4 fast NVME SSDs will give you like 12 GB\s bandwidth, meaning that in the case of an imminent shutdown, you can flush and restore the entire content of those 128 gigs of ram in like 10 seconds or less. Totally acceptable trade-back for tremendously better performance and endurance.
There is only one single, very narrow niche where this purchase could make sense. Database usage, for databases with frequent low queue access. This is an extremely rare and atypical application scenario, probably less than 1/1000 in server use. Which is why this review doesn't feature any actual real life workloads, because it is impossible to make this product look good in anything other than synthetic benches. Especially if used as working memory rather than storage.
IntelUser2000 - Friday, April 21, 2017 - link
ddriver: Do you work for the memory industry? Or hold a stock in them? You have a personal gripe about the company that goes beyond logic.PCI Express latency is far higher than 1us. There are unavoidable costs of implementing a controller on the interface and there's also software related latency.
ddriver - Friday, April 21, 2017 - link
I have a personal gripe with lying. Which is what intel has been doing every since it announced hypetane. If you find having a problem with lying a problem with logic, I'd say logic ain't your strong point.Lying is also what you do. PCIE latency is around 0.5 us. We are talking PHY here.

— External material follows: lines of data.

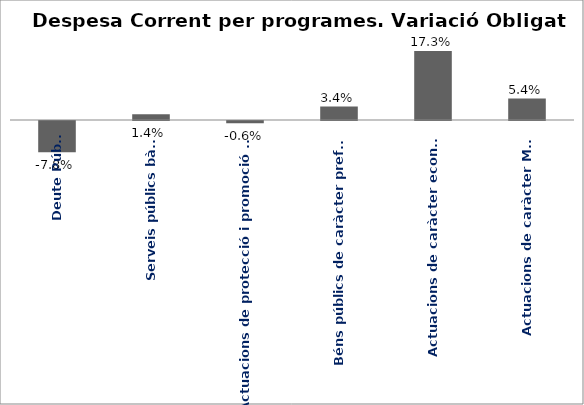
| Category | Series 0 |
|---|---|
| Deute Públic | -0.078 |
| Serveis públics bàsics | 0.014 |
| Actuacions de protecció i promoció social | -0.006 |
| Béns públics de caràcter preferent | 0.034 |
| Actuacions de caràcter econòmic | 0.173 |
| Actuacions de caràcter Marçal | 0.054 |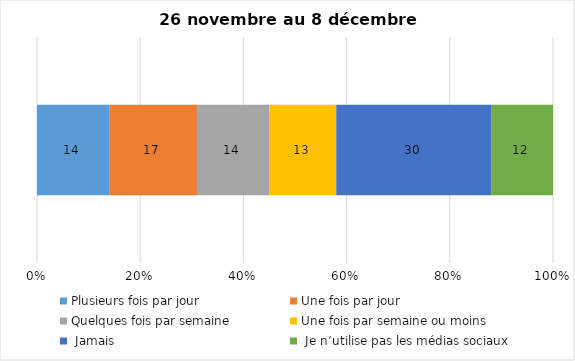
| Category | Plusieurs fois par jour | Une fois par jour | Quelques fois par semaine   | Une fois par semaine ou moins   |  Jamais   |  Je n’utilise pas les médias sociaux |
|---|---|---|---|---|---|---|
| 0 | 14 | 17 | 14 | 13 | 30 | 12 |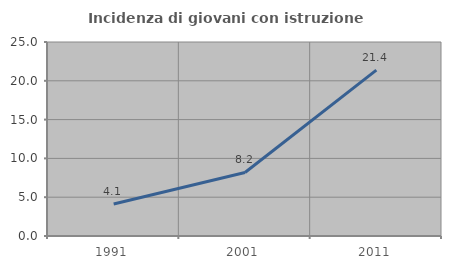
| Category | Incidenza di giovani con istruzione universitaria |
|---|---|
| 1991.0 | 4.134 |
| 2001.0 | 8.183 |
| 2011.0 | 21.374 |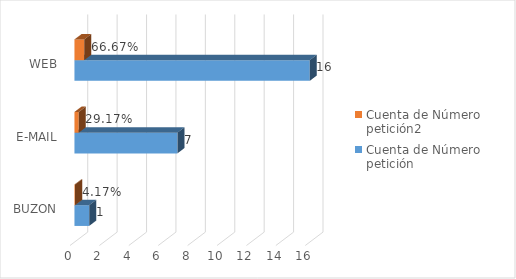
| Category | Cuenta de Número petición | Cuenta de Número petición2 |
|---|---|---|
| BUZON | 1 | 0.042 |
| E-MAIL | 7 | 0.292 |
| WEB | 16 | 0.667 |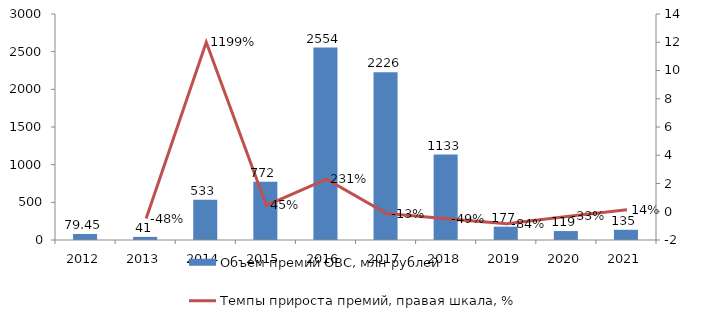
| Category | Объем премий ОВС, млн рублей |
|---|---|
| 2012.0 | 79.45 |
| 2013.0 | 41.023 |
| 2014.0 | 533.032 |
| 2015.0 | 772.336 |
| 2016.0 | 2553.974 |
| 2017.0 | 2225.838 |
| 2018.0 | 1133.489 |
| 2019.0 | 176.995 |
| 2020.0 | 118.676 |
| 2021.0 | 135.431 |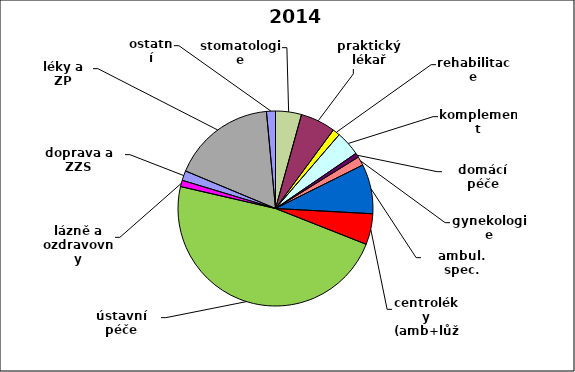
| Category | Series 0 |
|---|---|
| stomatologie | 0.043 |
| praktický lékař | 0.058 |
| rehabilitace | 0.012 |
| komplement | 0.041 |
| domácí péče | 0.007 |
| gynekologie | 0.015 |
| ambul. spec. | 0.082 |
| centroléky (amb+lůž) | 0.051 |
| ústavní péče | 0.476 |
| lázně a ozdravovny | 0.011 |
| doprava a ZZS | 0.016 |
| léky a ZP | 0.172 |
| ostatní | 0.015 |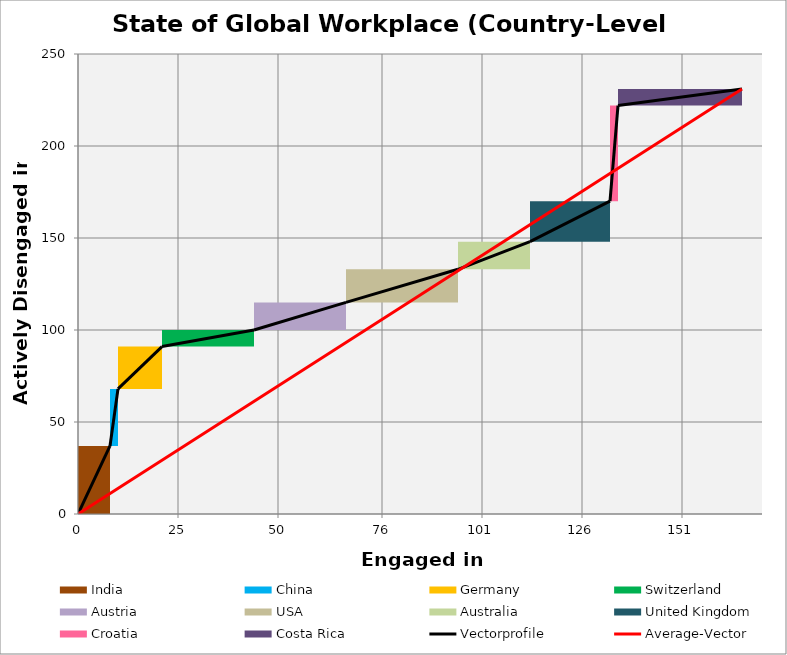
| Category | transparent | India | China | Germany | Switzerland | Austria | USA | Australia | United Kingdom | Croatia | Costa Rica | Border right & top |
|---|---|---|---|---|---|---|---|---|---|---|---|---|
| 0.0 | 0 | 37 | 0 | 0 | 0 | 0 | 0 | 0 | 0 | 0 | 0 | 0 |
| 8.0 | 0 | 37 | 0 | 0 | 0 | 0 | 0 | 0 | 0 | 0 | 0 | 0 |
| 8.0 | 37 | 0 | 31 | 0 | 0 | 0 | 0 | 0 | 0 | 0 | 0 | 0 |
| 10.0 | 37 | 0 | 31 | 0 | 0 | 0 | 0 | 0 | 0 | 0 | 0 | 0 |
| 10.0 | 68 | 0 | 0 | 23 | 0 | 0 | 0 | 0 | 0 | 0 | 0 | 0 |
| 21.0 | 68 | 0 | 0 | 23 | 0 | 0 | 0 | 0 | 0 | 0 | 0 | 0 |
| 21.0 | 91 | 0 | 0 | 0 | 9 | 0 | 0 | 0 | 0 | 0 | 0 | 0 |
| 44.0 | 91 | 0 | 0 | 0 | 9 | 0 | 0 | 0 | 0 | 0 | 0 | 0 |
| 44.0 | 100 | 0 | 0 | 0 | 0 | 15 | 0 | 0 | 0 | 0 | 0 | 0 |
| 67.0 | 100 | 0 | 0 | 0 | 0 | 15 | 0 | 0 | 0 | 0 | 0 | 0 |
| 67.0 | 115 | 0 | 0 | 0 | 0 | 0 | 18 | 0 | 0 | 0 | 0 | 0 |
| 95.0 | 115 | 0 | 0 | 0 | 0 | 0 | 18 | 0 | 0 | 0 | 0 | 0 |
| 95.0 | 133 | 0 | 0 | 0 | 0 | 0 | 0 | 15 | 0 | 0 | 0 | 0 |
| 113.0 | 133 | 0 | 0 | 0 | 0 | 0 | 0 | 15 | 0 | 0 | 0 | 0 |
| 113.0 | 148 | 0 | 0 | 0 | 0 | 0 | 0 | 0 | 22 | 0 | 0 | 0 |
| 133.0 | 148 | 0 | 0 | 0 | 0 | 0 | 0 | 0 | 22 | 0 | 0 | 0 |
| 133.0 | 170 | 0 | 0 | 0 | 0 | 0 | 0 | 0 | 0 | 52 | 0 | 0 |
| 135.0 | 170 | 0 | 0 | 0 | 0 | 0 | 0 | 0 | 0 | 52 | 0 | 0 |
| 135.0 | 222 | 0 | 0 | 0 | 0 | 0 | 0 | 0 | 0 | 0 | 9 | 0 |
| 166.0 | 222 | 0 | 0 | 0 | 0 | 0 | 0 | 0 | 0 | 0 | 9 | 0 |
| 166.0 | 231 | 0 | 0 | 0 | 0 | 0 | 0 | 0 | 0 | 0 | 0 | 0 |
| 171.0 | 231 | 0 | 0 | 0 | 0 | 0 | 0 | 0 | 0 | 0 | 0 | 0 |
| 171.0 | 231 | 0 | 0 | 0 | 0 | 0 | 0 | 0 | 0 | 0 | 0 | 0 |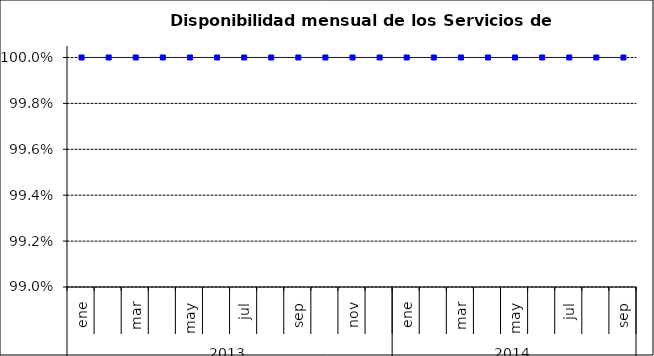
| Category | SCL |
|---|---|
| 0 | 1 |
| 1 | 1 |
| 2 | 1 |
| 3 | 1 |
| 4 | 1 |
| 5 | 1 |
| 6 | 1 |
| 7 | 1 |
| 8 | 1 |
| 9 | 1 |
| 10 | 1 |
| 11 | 1 |
| 12 | 1 |
| 13 | 1 |
| 14 | 1 |
| 15 | 1 |
| 16 | 1 |
| 17 | 1 |
| 18 | 1 |
| 19 | 1 |
| 20 | 1 |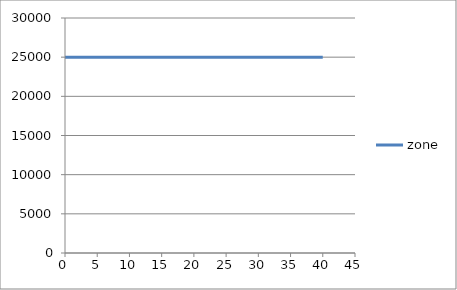
| Category | zone |
|---|---|
| 0.0 | 25000 |
| 0.4 | 25000 |
| 0.8 | 25000 |
| 1.2000000000000002 | 25000 |
| 1.6 | 25000 |
| 2.0 | 25000 |
| 2.4 | 25000 |
| 2.8 | 25000 |
| 3.1999999999999997 | 25000 |
| 3.5999999999999996 | 25000 |
| 3.9999999999999996 | 25000 |
| 4.3999999999999995 | 25000 |
| 4.8 | 25000 |
| 5.2 | 25000 |
| 5.6000000000000005 | 25000 |
| 6.000000000000001 | 25000 |
| 6.400000000000001 | 25000 |
| 6.800000000000002 | 25000 |
| 7.200000000000002 | 25000 |
| 7.600000000000002 | 25000 |
| 8.000000000000002 | 25000 |
| 8.400000000000002 | 25000 |
| 8.800000000000002 | 25000 |
| 9.200000000000003 | 25000 |
| 9.600000000000003 | 25000 |
| 10.000000000000004 | 25000 |
| 10.400000000000004 | 25000 |
| 10.800000000000004 | 25000 |
| 11.200000000000005 | 25000 |
| 11.600000000000005 | 25000 |
| 12.000000000000005 | 25000 |
| 12.400000000000006 | 25000 |
| 12.800000000000006 | 25000 |
| 13.200000000000006 | 25000 |
| 13.600000000000007 | 25000 |
| 14.000000000000007 | 25000 |
| 14.400000000000007 | 25000 |
| 14.800000000000008 | 25000 |
| 15.200000000000008 | 25000 |
| 15.600000000000009 | 25000 |
| 16.000000000000007 | 25000 |
| 16.400000000000006 | 25000 |
| 16.800000000000004 | 25000 |
| 17.200000000000003 | 25000 |
| 17.6 | 25000 |
| 18.0 | 25000 |
| 18.4 | 25000 |
| 18.799999999999997 | 25000 |
| 19.199999999999996 | 25000 |
| 19.599999999999994 | 25000 |
| 19.999999999999993 | 25000 |
| 20.39999999999999 | 25000 |
| 20.79999999999999 | 25000 |
| 21.19999999999999 | 25000 |
| 21.599999999999987 | 25000 |
| 21.999999999999986 | 25000 |
| 22.399999999999984 | 25000 |
| 22.799999999999983 | 25000 |
| 23.19999999999998 | 25000 |
| 23.59999999999998 | 25000 |
| 23.99999999999998 | 25000 |
| 24.399999999999977 | 25000 |
| 24.799999999999976 | 25000 |
| 25.199999999999974 | 25000 |
| 25.599999999999973 | 25000 |
| 25.99999999999997 | 25000 |
| 26.39999999999997 | 25000 |
| 26.79999999999997 | 25000 |
| 27.199999999999967 | 25000 |
| 27.599999999999966 | 25000 |
| 27.999999999999964 | 25000 |
| 28.399999999999963 | 25000 |
| 28.79999999999996 | 25000 |
| 29.19999999999996 | 25000 |
| 29.59999999999996 | 25000 |
| 29.999999999999957 | 25000 |
| 30.399999999999956 | 25000 |
| 30.799999999999955 | 25000 |
| 31.199999999999953 | 25000 |
| 31.59999999999995 | 25000 |
| 31.99999999999995 | 25000 |
| 32.39999999999995 | 25000 |
| 32.79999999999995 | 25000 |
| 33.199999999999946 | 25000 |
| 33.599999999999945 | 25000 |
| 33.99999999999994 | 25000 |
| 34.39999999999994 | 25000 |
| 34.79999999999994 | 25000 |
| 35.19999999999994 | 25000 |
| 35.59999999999994 | 25000 |
| 35.999999999999936 | 25000 |
| 36.399999999999935 | 25000 |
| 36.79999999999993 | 25000 |
| 37.19999999999993 | 25000 |
| 37.59999999999993 | 25000 |
| 37.99999999999993 | 25000 |
| 38.39999999999993 | 25000 |
| 38.799999999999926 | 25000 |
| 39.199999999999925 | 25000 |
| 39.59999999999992 | 25000 |
| 39.99999999999992 | 25000 |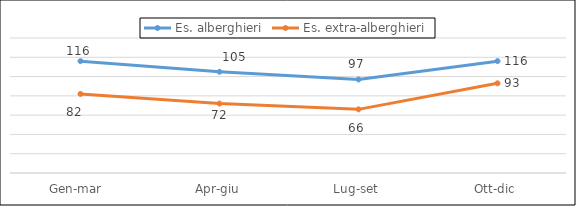
| Category | Es. alberghieri | Es. extra-alberghieri |
|---|---|---|
| Gen-mar  | 116 | 82 |
| Apr-giu | 105 | 72 |
| Lug-set | 97 | 66 |
| Ott-dic | 116 | 93 |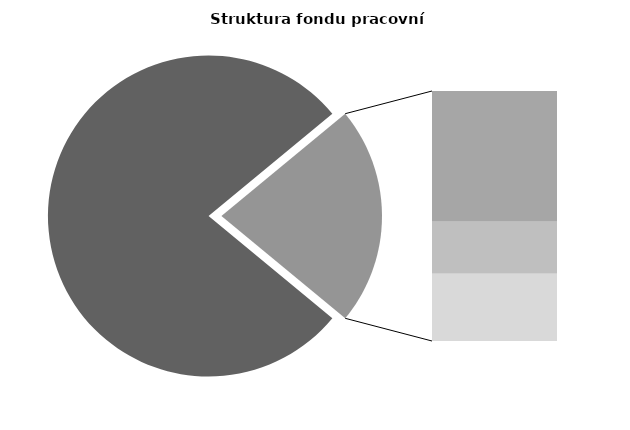
| Category | Series 0 |
|---|---|
| Průměrná měsíční odpracovaná doba bez přesčasu | 133.987 |
| Dovolená | 19.766 |
| Nemoc | 7.82 |
| Jiné | 10.176 |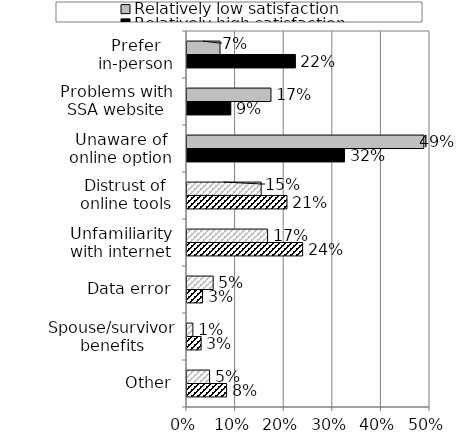
| Category | Relatively high satisfaction | Relatively low satisfaction |
|---|---|---|
| Other | 0.081 | 0.046 |
| Spouse/survivor benefits | 0.029 | 0.012 |
| Data error | 0.032 | 0.054 |
| Unfamiliarity with internet | 0.238 | 0.166 |
| Distrust of online tools | 0.206 | 0.153 |
| Unaware of online option | 0.324 | 0.487 |
| Problems with SSA website | 0.09 | 0.173 |
| Prefer in-person | 0.223 | 0.068 |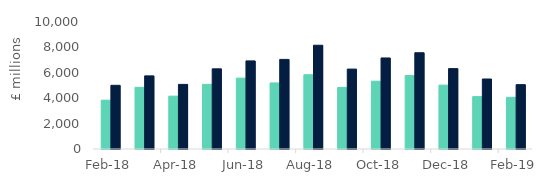
| Category | First-time
buyers | Homemovers |
|---|---|---|
| 2018-02-01 | 3843.988 | 5013.988 |
| 2018-03-01 | 4851.672 | 5757.388 |
| 2018-04-01 | 4162.092 | 5088.238 |
| 2018-05-01 | 5090.5 | 6312.014 |
| 2018-06-01 | 5578.844 | 6938.78 |
| 2018-07-01 | 5199.905 | 7055.526 |
| 2018-08-01 | 5846.172 | 8170.055 |
| 2018-09-01 | 4845.154 | 6292.358 |
| 2018-10-01 | 5337.655 | 7168.223 |
| 2018-11-01 | 5780.404 | 7579.841 |
| 2018-12-01 | 5027.152 | 6329.27 |
| 2019-01-01 | 4125.159 | 5511.384 |
| 2019-02-01 | 4067.501 | 5066.696 |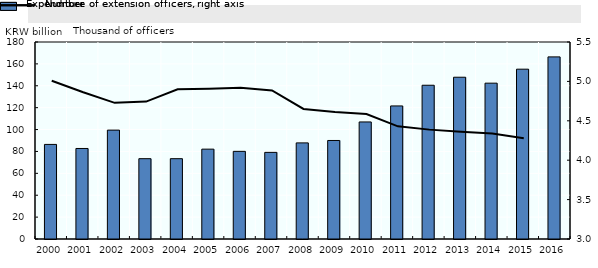
| Category | Expenditure |
|---|---|
| 2000.0 | 86.426 |
| 2001.0 | 82.716 |
| 2002.0 | 99.48 |
| 2003.0 | 73.384 |
| 2004.0 | 73.384 |
| 2005.0 | 82.099 |
| 2006.0 | 80.081 |
| 2007.0 | 79.15 |
| 2008.0 | 87.816 |
| 2009.0 | 90.015 |
| 2010.0 | 106.959 |
| 2011.0 | 121.581 |
| 2012.0 | 140.49 |
| 2013.0 | 147.818 |
| 2014.0 | 142.393 |
| 2015.0 | 155.166 |
| 2016.0 | 166.396 |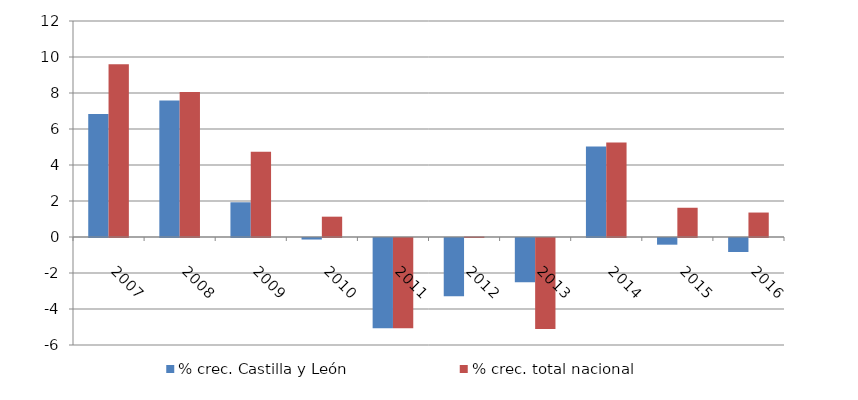
| Category | % crec. Castilla y León | % crec. total nacional |
|---|---|---|
| 2007.0 | 6.838 | 9.598 |
| 2008.0 | 7.581 | 8.052 |
| 2009.0 | 1.929 | 4.738 |
| 2010.0 | -0.085 | 1.129 |
| 2011.0 | -5.015 | -5.019 |
| 2012.0 | -3.236 | 0.024 |
| 2013.0 | -2.453 | -5.061 |
| 2014.0 | 5.022 | 5.255 |
| 2015.0 | -0.371 | 1.625 |
| 2016.0 | -0.777 | 1.359 |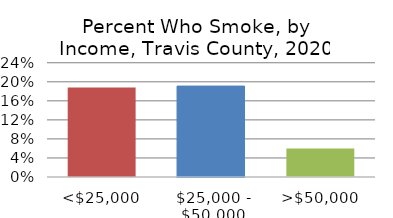
| Category | Series 0 |
|---|---|
| <$25,000 | 0.188 |
| $25,000 - $50,000 | 0.191 |
| >$50,000 | 0.06 |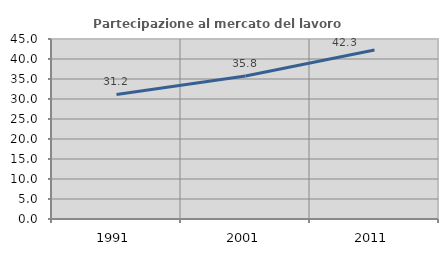
| Category | Partecipazione al mercato del lavoro  femminile |
|---|---|
| 1991.0 | 31.151 |
| 2001.0 | 35.762 |
| 2011.0 | 42.271 |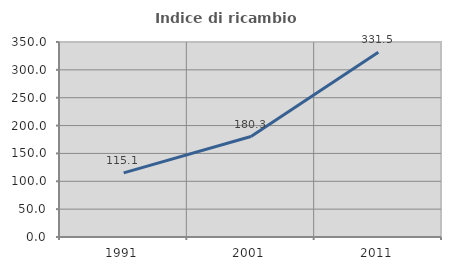
| Category | Indice di ricambio occupazionale  |
|---|---|
| 1991.0 | 115.11 |
| 2001.0 | 180.323 |
| 2011.0 | 331.507 |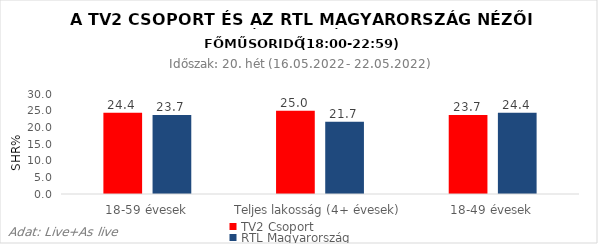
| Category | TV2 Csoport | RTL Magyarország |
|---|---|---|
| 18-59 évesek | 24.4 | 23.7 |
| Teljes lakosság (4+ évesek) | 25 | 21.7 |
| 18-49 évesek | 23.7 | 24.4 |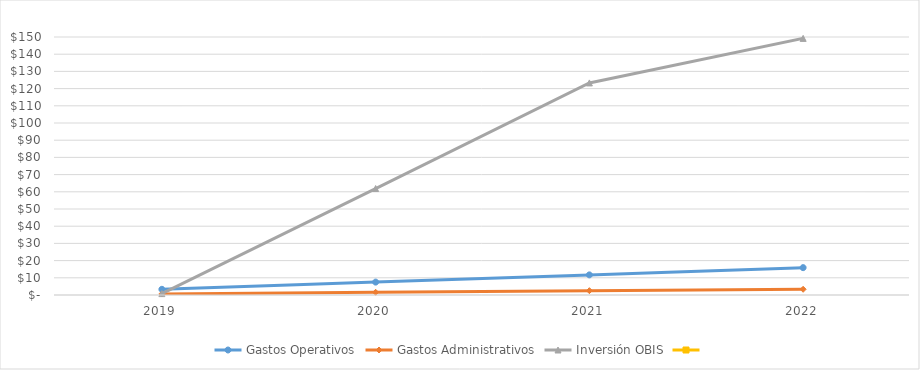
| Category | Gastos Operativos | Gastos Administrativos | Inversión OBIS | Series 3 |
|---|---|---|---|---|
| 2019.0 | 3.3 | 0.6 | 0.8 |  |
| 2020.0 | 7.5 | 1.58 | 61.9 |  |
| 2021.0 | 11.7 | 2.52 | 123.3 |  |
| 2022.0 | 15.9 | 3.33 | 149.2 |  |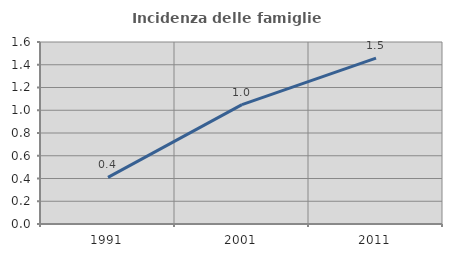
| Category | Incidenza delle famiglie numerose |
|---|---|
| 1991.0 | 0.41 |
| 2001.0 | 1.049 |
| 2011.0 | 1.458 |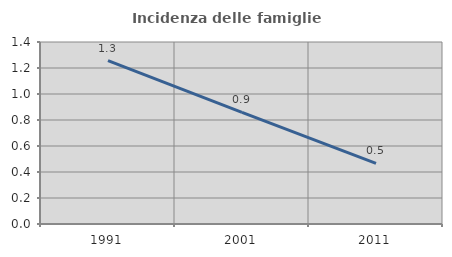
| Category | Incidenza delle famiglie numerose |
|---|---|
| 1991.0 | 1.257 |
| 2001.0 | 0.858 |
| 2011.0 | 0.466 |

Controller and software overhead affect equally every communication protocol.
Xpoint will see only minuscule latency improvements from moving to dram slots. Even if PCIE has about 10 times the latency of dram, we are still talking ns, while xpoint is far slower in the realm of us. And it ain't no dram either, so the actual latency improvement will be nowhere nearly the approx 450 us.
It *could* however see significant bandwidth improvements, as the dram interface is much wider, however that will require significantly increased level of parallelism and a controller that can handle it, and clearly, the current one cannot even saturate a pcie x4 link. More bandwidth could help mitigate the high latency by masking it through buffering, but it will still come nowhere near to replacing dram without a tremendous performance hit.